We just won an industry award at work for a multi billion data point spatial analysis project that was all done with Python scripts + Docker on EC2 and PostgreSQL/PostGIS on RDS. A consultant was working in parallel with Hadoop etc and we kept up just fine. Use what works not what is "best".
> With tools like message queues and Docker making it so easy to scale horizontally you don't even have to go vertically.
That depends entirely on the workload. It's not always a good idea to move from one sql instance, to a cluster of them. Just buy the better machine that gives you time to make a real scalable solution.
I assume searching for [employer] could direct someone here vs searching for knz/me specifically would take you to my HN profile page.
I'm not ashamed of anything I've said on HN but would rather not have people just searching for my employer ending up here (especially since I work in an office that routinely deals with sensitive political and community issues). It's a minor amount of (perceived) anonymity vs stating my name/job title/employer here!
Well, they could start by using something faster than Python. I would tend to use Common Lisp, but Clojure would be the more modern choice.
But yes, scaling up is far easier than scaling out. A box with 72 cores and 1.5TB of DRAM can be had for around $50k these days. I think it would take a startup a while to outgrow that.
Python is plenty fast where it matters. You have heavily optimized numerical and scientific libraries (numpy and scipy) and can easily escape in C if it matters that much to you. But in my experience bad performance is usually a result of wrong architecture and algorithms, sometimes even outright bugs, often introduced by "optimization" hacks which only make code less readable.
This holds for all languages, of course, not only Python. Forget raw speed, it is just the other end of the stick from Hadoop. Believe me, you don't need it. And even when you think you do, you don't. And when you have measured it and you still need it, ok, you can optimize that bottleneck. Everywhere else, choose proper architecture and write maintainable code and your app will leave others in the dust. Because it is never just about the speed anyway.
I agree that it depends on what you're doing, and the speed of the language often doesn't matter -- that has to be the case or Python would never have caught on to begin with.

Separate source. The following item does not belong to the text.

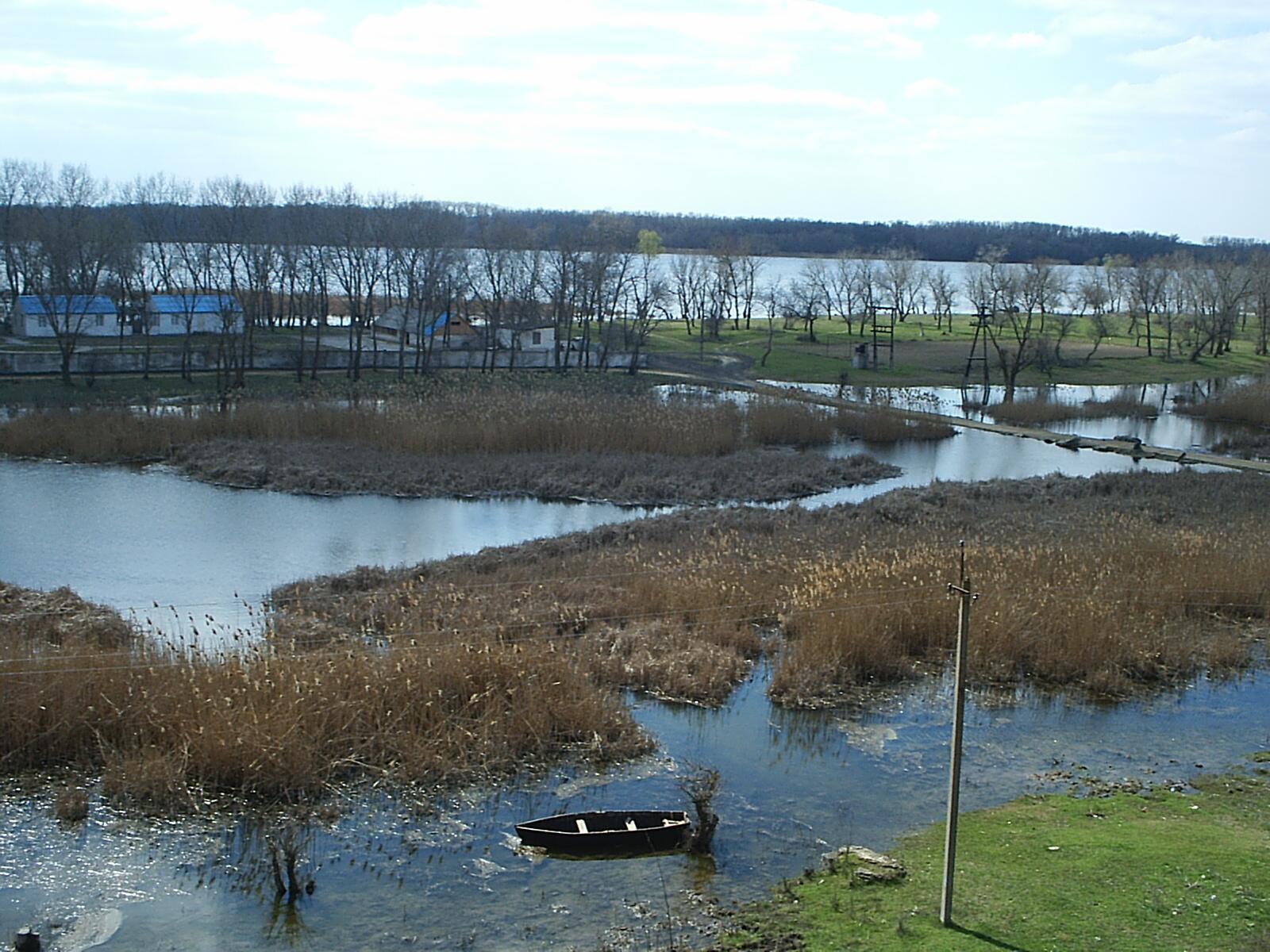 Весенний разлив

But you can write code in Common Lisp or Clojure that's just as readable and maintainable (once you learn the language, obviously) as anything you can write in Python, and the development experience is just as good if not better.

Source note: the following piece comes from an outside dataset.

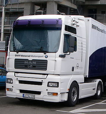 MAN TGA -(Bild vom LKW Fahrehaus bearbeitet)
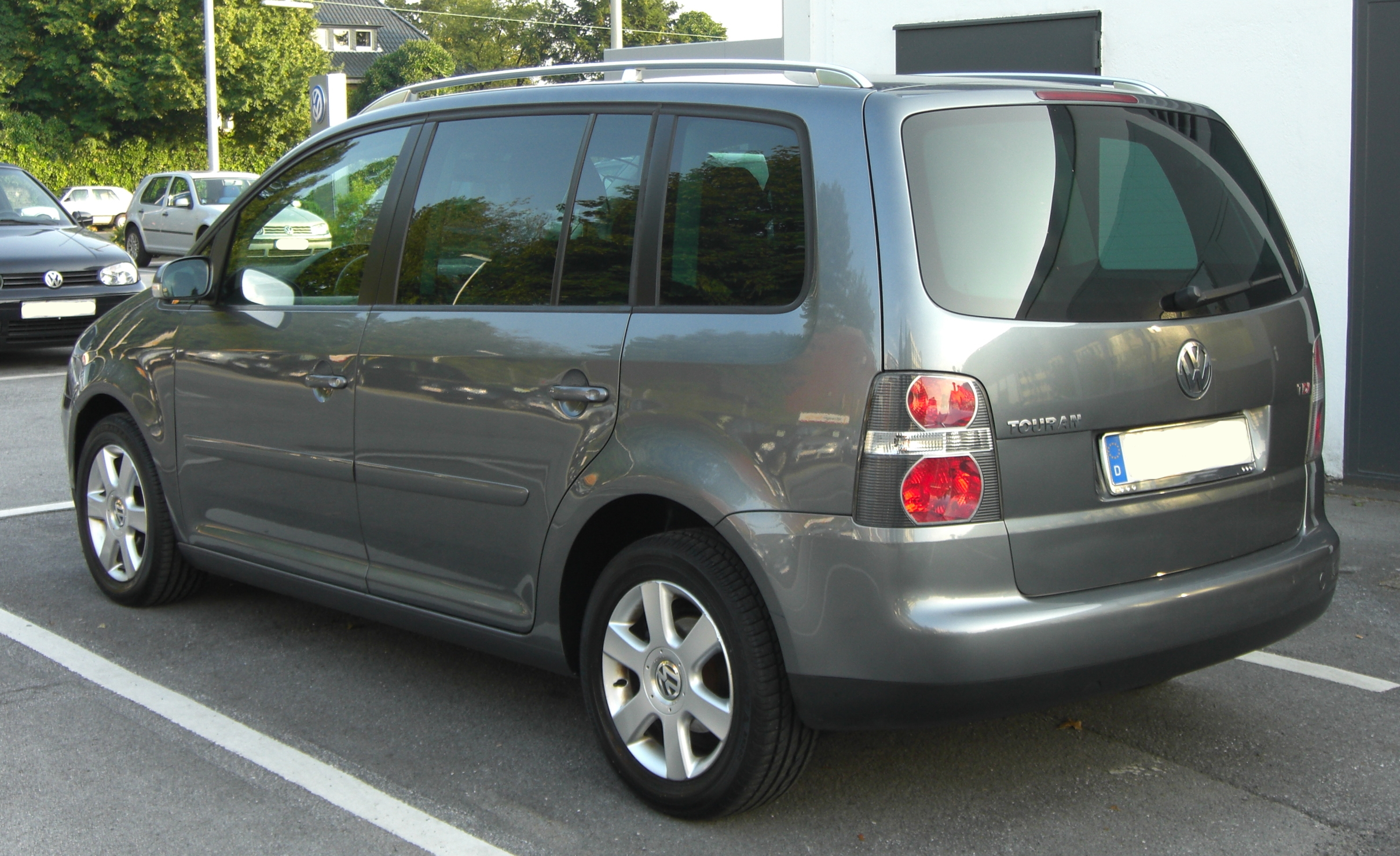 VW Touran

Your choice of "big data" vs. python scripts sounds just like the classic trade-off of scope creep vs. good enough.
IMO the answer is almost always "good enough". This has been expressed in countless tropes/principles from many wise people, like KISS (Keep It Simple Stupid), YAGNI (You Ain't Gonna Need It), "pre-optimization is the root of all evil", etc.
If you go the YAGNI route, and when your lack of scale comes back to bite you (a happy problem to have), you'll have hard data about what exactly needs to be scaled, and you'll build a much better system. Otherwise, you'll dig deeper into the pre-optimization rabbit-hole of hypotheticals, and in that case, it's turtles all the way down (to use another trope).
I work with a start up which currently doesn't have "big data", but perhaps "medium data". And, I can perhaps manage without a big data stack in production. But, if I look at the company/sales targets then in the next 6-12 months we will be working with clients that assures "big data".
Now, here are my choices - 1. Stick to python scripts and/or large aws instances because it works for now. If the sales team closes deals in the next few months after working tirelessly for months, then though the sales team sold the client a great solution, but in reality we can't scale and we fail. 2. Plan for your start up to succeed, plan according to the company targets. Try and strike a balance for your production stack that isn't an huge overkill now but isn't under planned/worked either.
It's easy to say we shouldn't use big data stack till we have big data, but its too late (specially for a startup) to start building a big data stack after you have big data.